田中 浩康(たなか ひろやす、1982年5月24日 - )は、京都府木津川市出身のプロ野球選手東京ヤクルトスワローズ所属。右投右打、ポジションは内野手(主に二塁手、一軍では他に遊撃手三塁手もつとめる)。ニックネームは「野球学博士」。

目次

[編集] 経歴

[編集] アマチュア時代

小学校2年生のときに野球を始める。中学校時代は木津第二中学校2年時にボーイズリーグのチーム、奈良スターズ(現南京都ニュースターズ)に入団しプレイする。

高校は香川県尽誠学園高等学校に入学し、1年時と2年時に二塁手として全国高等学校野球選手権大会に出場する。甲子園での成績は12打数2安打1打点。

2001年早稲田大学に入学。1年春から二塁のレギュラーに定着し、六大学リーグ戦の全試合に出場。3年秋にベストナイン獲得。青木宣親と1・2番、また鳥谷敬(現阪神タイガース)と二遊間を組み、走攻守揃った二塁手として活躍する。4年時にはキャプテンを務め、鳥谷が抜けた後のショートも担った。史上24人目となる大学通算100安打以上(102安打)を放つ。

また、大学時代は1年春の開幕明大1回戦に1番セカンドで出場(ちなみに4打数4三振)して以来、全試合全イニング出場のまま4年秋のシーズンを迎え、「鉄人」とも呼ばれたが、同シーズンの法大戦で左手に死球を受け骨折、その後も試合出場は続けたものの、骨折の影響で全イニング出場はかなわなかった。東京六大学リーグ通算成績は、95試合出場、368打数102安打、打率.277、6本塁打、44打点。2004年ドラフトで、ヤクルトスワローズが自由獲得枠で獲得し入団した。

[編集] プロ入り後

2005年は開幕一軍入りを果たすも、出場機会を得られないまま5月限りでファーム落ちとなる。一時不調に陥るが、8月にはイースタン・リーグで月間MVPを獲得。

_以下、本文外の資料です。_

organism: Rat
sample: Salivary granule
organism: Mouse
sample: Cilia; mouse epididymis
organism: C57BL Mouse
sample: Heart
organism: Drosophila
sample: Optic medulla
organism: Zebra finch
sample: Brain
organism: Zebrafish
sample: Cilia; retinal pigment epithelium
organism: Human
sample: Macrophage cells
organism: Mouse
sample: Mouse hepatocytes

二軍ではルーキーながら打率.286の好成績を残した。

2006年はオープン戦で絶好調のためシーズンの活躍が期待され、WBCで怪我をした岩村明憲の影響もあり、2番二塁手で初の開幕スタメンの座をつかんだが、岩村の復帰までに結果を残せず、以降はグレッグ・ラロッカが本来のセカンドに入りポジションが空かず、二軍落ちとなった。しかし、7月に宮本慎也の怪我により空いた遊撃手として一軍へ昇格。その後、宮本が復帰すると一時スタメンから外れるが、今度はラロッカが離脱。結果的に一軍に定着し、公式戦初本塁打を放つなどの活躍を見せ、9月には5番での起用もなされた。最終的に75試合出場、打率.266、5本塁打、22打点と結果を残した。

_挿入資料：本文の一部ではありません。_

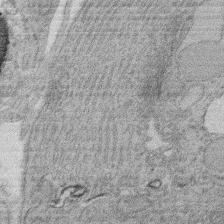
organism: Rat
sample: Salivary granule
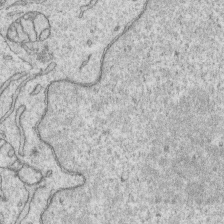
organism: Human
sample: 1205lu cells
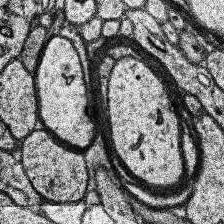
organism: Human
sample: Temporal Lobe
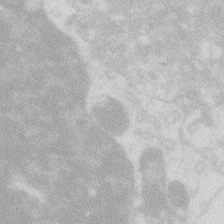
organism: Zebrafish
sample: Macrophage
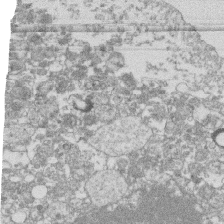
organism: Human
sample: HeLa cell HIV synapse
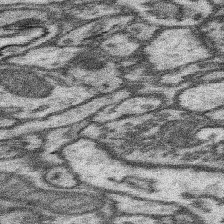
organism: Mouse
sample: Somatosensory cortex neuropil
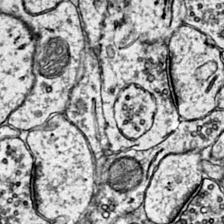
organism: Mouse
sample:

2007年はラロッカが退団し、開幕からセカンドのレギュラーとして起用される。春先は去年同様にオープン戦絶好調でありながらシーズン開幕後パッタリ当たりが止まり併用になるが、5月ごろには本来の力を発揮しレギュラーに定着した。中盤に2番二塁手として、早稲田大学時代に1・2番を組んだ1年年上の青木と再びスワローズで1・2番を組み、8月25日には自身初のサヨナラタイムリーを放つなど、スワローズに欠かせない戦力となった。3年目にして自身初の規定打席に達し、132試合に出場して、打率.295、5本塁打、51打点、また、リーグ最多の51犠打、8三塁打を記録。初のベストナインにも選出された。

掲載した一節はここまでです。